The applicant lodged an objection against this decision, inter alia expressing his amazement at, and dissatisfaction with, the Deputy Minister ’ s refusal to seek advice from the Medical Advice Bureau. The objection was dismissed on 9 November 2001 , against which decision the applicant filed an appeal with the Regional Court of The Hague sitting in Almelo . In these proceedings the applicant submitted a letter of 27 March 2003 to his lawyer from a psychiatrist and a social-psychiatric nurse, in which it was once again stated that the applicant was suffering from a post-traumatic stress disorder. He was described as being troubled by the reliving of traumatic events, sleeping badly and often having nightmares.
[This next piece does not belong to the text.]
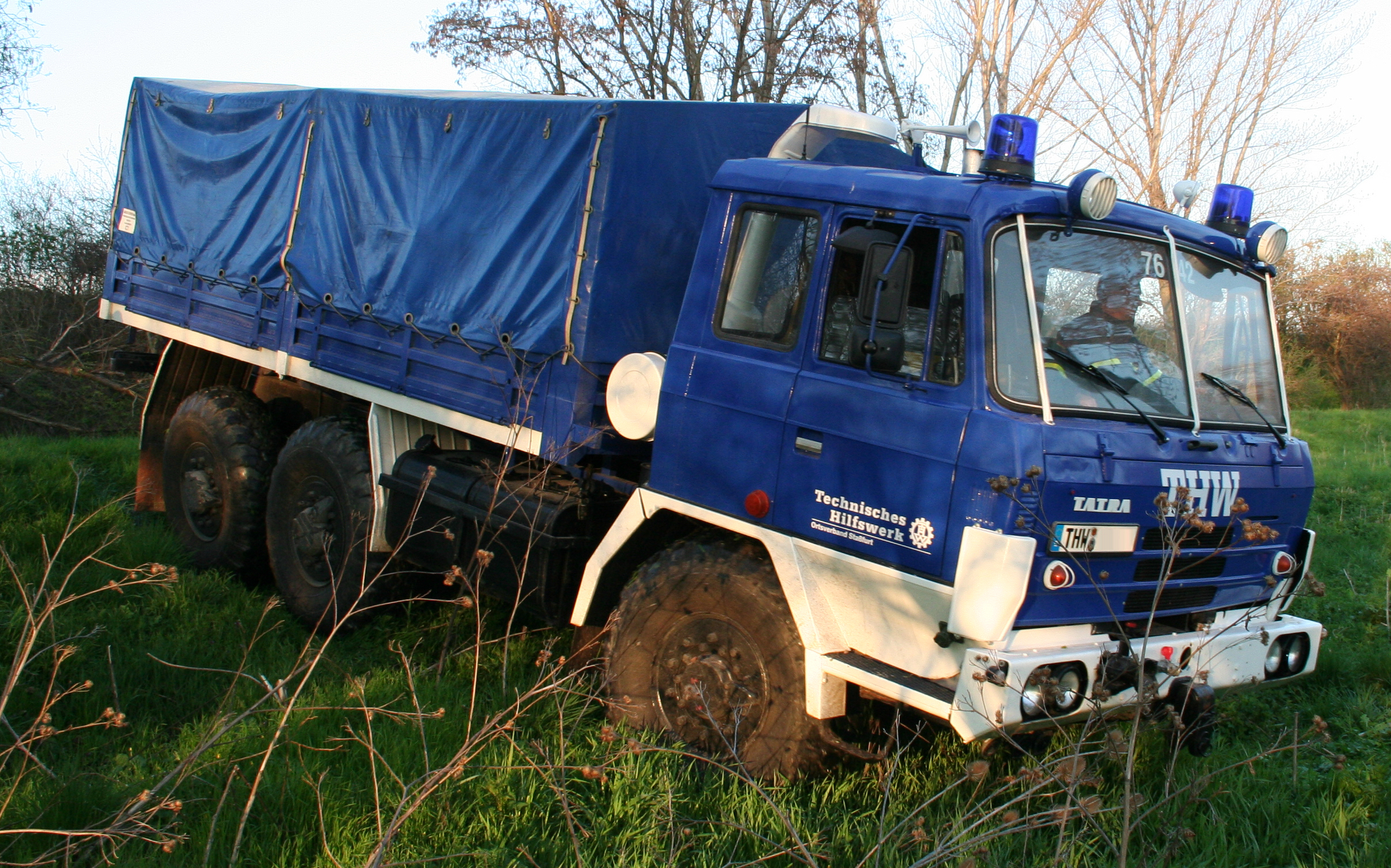 Tatra 815 des THW OV Staßfurt

He suffered from headaches, worried a lot and had difficulties concentrating. In February 2002 the applicant had attempted to commit suicide. His treatment consisted of medication and therapy. The authors of the letter expressed as their opinion that in view of the nature of the applicant ’ s problems, treatment would require a considerable amount of time. The fear and uncertainty about his status in the Netherlands took a heavy toll on the applicant ’ s energy which hindered the therapeutic process.

On 15 April 2003 the Regional Court rejected the appeal, holding as follows:

“The court ’ s scope for review in the present case is determined by Article 4:6 of the General Administrative Law Act ( Algemene Wet Bestuursrecht – “AWB”), ... Pursuant to Article 4:6 paragraph 1 AWB, an applicant is obliged to report new facts or altered circumstances if a fresh application is made after a decision dismissing all or part of an application. Pursuant to the second paragraph the administrative authority may ... dismiss the application by referring to its earlier decision, if no such facts or circumstances are reported. ...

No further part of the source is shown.